Helenium is a genus of annuals and herbaceous perennial plants in the family Asteraceae, native to the Americas.

They bear yellow or orange daisy-like composite flowers. A number of these species (particularly Helenium autumnale) have the common name sneezeweed, based on the former use of their dried leaves in making snuff. It was inhaled to cause sneezing that would supposedly rid the body of evil spirits. Larger species may grow up to  tall.

The genus is named for Helen of Troy, daughter of Zeus and Leda.

Helenium species are used as food plants by the larvae of some Lepidoptera species including Phymatopus behrensii.

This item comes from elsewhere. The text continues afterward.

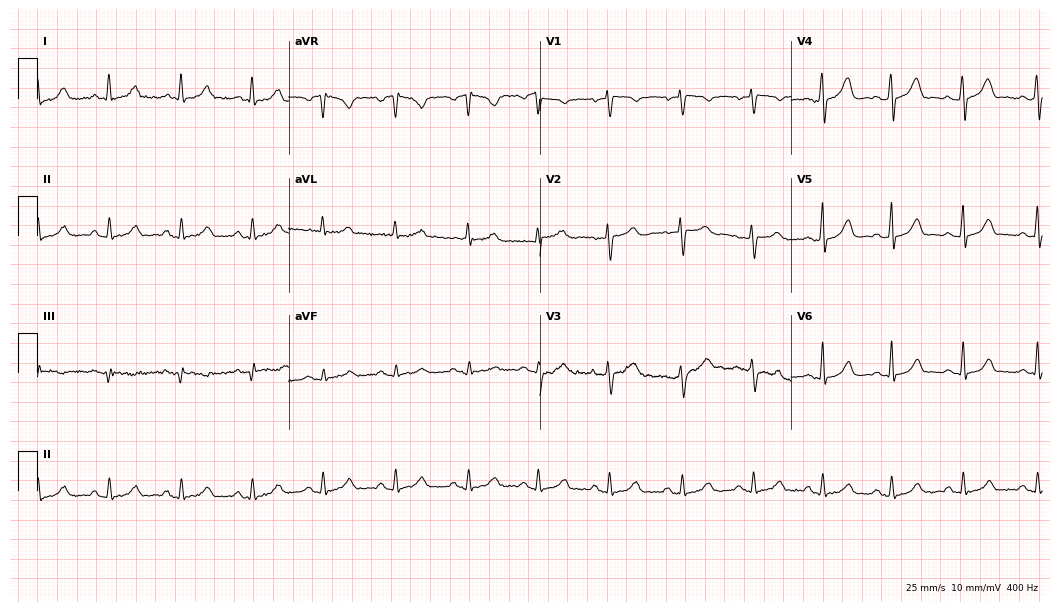
Electrocardiogram, a female, 40 years old. Of the six screened findings (first-degree AV block, right bundle branch block, left bundle branch block, sinus bradycardia, atrial fibrillation, sinus tachycardia), none is recorded. Findings outside these six are not listed.

Genus level properties: most conspicuously globe-like disk-shaped flowers, rays three-lobed at tip.

Species

Cultivation

Numerous cultivars have been developed for garden use - mainly from H. autumnale and H. bigelovii. They are useful for late summer and fall bloom, usually in less formal compositions. They are appropriate for native gardens in areas where they are indigenous, and they look wonderfully in bouquets. Annual species are easily grown from seed, and perennials should be divided every year in order to retain their vigor. The soil should be fertile with a generous amount of organic manner in the form of compost, manure or other decayed organic matter in addition to, perhaps, an application of a complete fertilizer in spring. Heleniums should be grown in full sun average to moist soil with good drainage. They are drought tolerant, but should be watered on planting and regularly until established.

AGM cultivars
The following have gained the Royal Horticultural Society's Award of Garden Merit:- 
 
 'Baudirektor Linne' 
 'Blütentisch' 
 'Butterpat' 
 'Dunkle Pracht'  
 'Feuersiegel' 
 'Gartensonne' 
 'Karneol' 
 'Moerheim Beauty' 
 'Ring of Fire' 
 'Rubinzwerg' 
 'Sahin's Early Flowerer' 
 'Waltraut' 
 'Wesergold' 
 

The UK National Collection of heleniums is located at Yew Tree House, Hall Lane, Hankelow. near Audlem in Cheshire.